───── Task material ─────
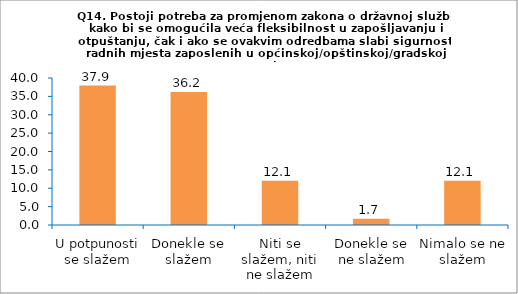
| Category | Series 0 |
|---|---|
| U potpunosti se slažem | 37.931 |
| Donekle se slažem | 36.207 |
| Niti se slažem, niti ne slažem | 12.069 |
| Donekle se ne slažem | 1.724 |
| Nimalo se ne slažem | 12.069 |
─────
- Task statement
Drop the images and repeat the data exactly.

- Response
| Category | Series 0 |
|---|---|
| U potpunosti se slažem | 37.931 |
| Donekle se slažem | 36.207 |
| Niti se slažem, niti ne slažem | 12.069 |
| Donekle se ne slažem | 1.724 |
| Nimalo se ne slažem | 12.069 |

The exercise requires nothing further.